И нам становятся вдруг понятны его слова о духоте, о бремени всех умственных достояний, близко и неожиданно затрагивают они нас…


Не носите больше даров тщетных… (Исайя 1:13).

VIII

Смутное пророчество Гершензона – «как некогда жжение и зуд в плечах у амфибии, когда впервые зарождались крылья» (Письмо VI). «Современная культура есть результат ошибки…, человек нашего мира пошел ложным путем и забрел в безвыходную дебрь» (Письмо X). Мы можем строить множество догадок и умозрений об истоках и обстоятельствах этого пути. Но об одном из его этапов мы знаем на собственном опыте, и о нем невозможно не сказать. Ибо если приложить к этому трудному опыту наш столь правдивый и пронзительный спор о культуре, то в нем Иванов окажется по-своему прав против Гершензона, а Гершензон по-своему прав против Иванова.

То, о чем мечталось Иванову – соборное искусство, хоровое начало, мистерия-теургия, в которой Чернь примиряется с Поэтом, а Поэт с Чернью в приобщении к единой сверхреальной реальности – все это время от времени случается в русской истории. Это произошло уже при жизни авторов Переписки — тотальное отчуждение человеческих ценностей и помыслов. Сразу же оговорюсь: если оставить в стороне предзнаменования или неясные «тени будущего», никакого отношения к этому не будут иметь – ни чаяния одного, ни тоска другого.


Говорить о культуре в наш век, начисто позабыв о том, как он распоряжался культурой, значит предаваться умозрительной и непозволительной роскоши.

Гершензон словно предчувствовал: «из системы тончайших принуждений» культура может стать системой принуждений грубейших. Конечно, систему грубейших принуждений мы как-то не привыкли связывать с какой-либо высокой культурой. Последняя чаще всего предстает в ивановских терминах: лестницей в высоту благословений. Недопустимо скандальным представляется нам превращение культуры в орудие диктатуры. Но и то и другое заполняет вместилища нашего духа, занимает соседние этажи души. Да и платоновская лестница может одеревенеть, «иерархия благоговений» – стать государственным культом с человеческими жертвами.

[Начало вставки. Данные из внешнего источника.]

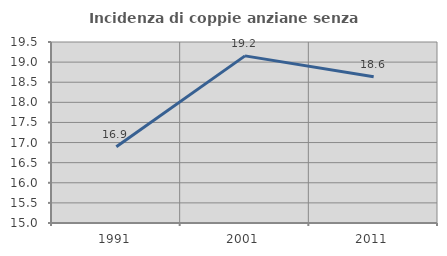
| Category | Incidenza di coppie anziane senza figli  |
|---|---|
| 1991.0 | 16.894 |
| 2001.0 | 19.155 |
| 2011.0 | 18.634 |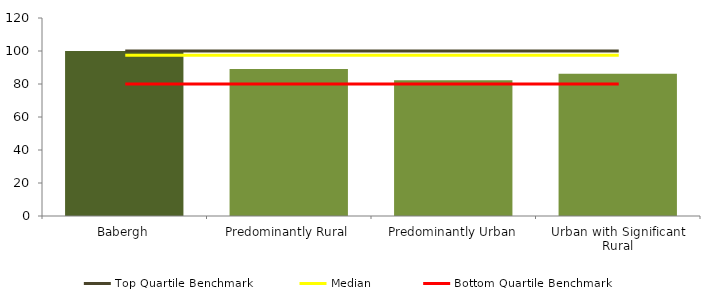
| Category | Series 0 |
|---|---|
| Babergh | 100 |
| Predominantly Rural | 89.075 |
| Predominantly Urban | 82.332 |
| Urban with Significant Rural | 86.277 |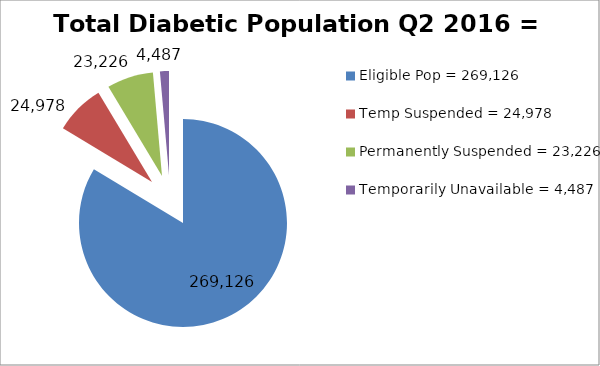
| Category | Total Diabetic Population Q2 2016 = 312,843 |
|---|---|
| Eligible Pop = 269,126 | 269126 |
| Temp Suspended = 24,978 | 24978 |
| Permanently Suspended = 23,226 | 23226 |
| Temporarily Unavailable = 4,487 | 4487 |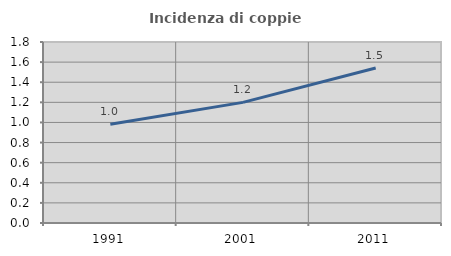
| Category | Incidenza di coppie miste |
|---|---|
| 1991.0 | 0.982 |
| 2001.0 | 1.199 |
| 2011.0 | 1.541 |

Так совсем не по-ивановски и не по-гершензоновски культура может вернуться к своему культовому истоку.


Поэт уже не возвышает душу Черни своими дифирамбами, напротив, Чернь приручает Поэта. Стихосложение служит переложению большого коллективного мифа. Мифа, слившегося с населением, от мифа уже неотличимого.


Идеология вовсе не обязательно вдевается в душу как кольцо в ноздри Левиафана, она способна окольцевать и стреножить и весьма тонкие, почти неуловимые вещи. Чтобы сделать человека чужим самому себе, она отнюдь не всегда растворяет его в толпе. В своем споре с Ивановым психологически Гершензон подстерег и выследил ее у самых корней:


«Как бороться против тех ядов культуры, которые вошли в кровь и отравили самые истоки духовной жизни?» – не риторически спрашивает он у самого себя. «Есть паутинные сети умозрений, из стальной паутины, сотканной вековым опытом: они пленяют ум неощутимо и верно; есть торные пути сознания, куда незаметно вовлекается лень; есть рутина мышления и рутина совести, есть рутина восприятий, трафареты чувств и бесчисленные клише речений. Они подстерегают самое зачатие духовных зародышей, тотчас обволакивают их и как бы в любовных объятиях увлекают на избитые пути. Наконец, есть несметные полчища знаний, страшные своей многочисленностью и непреклонностью; они наводняют ум и располагаются в нем по праву объективной истины…» (Письмо VIII).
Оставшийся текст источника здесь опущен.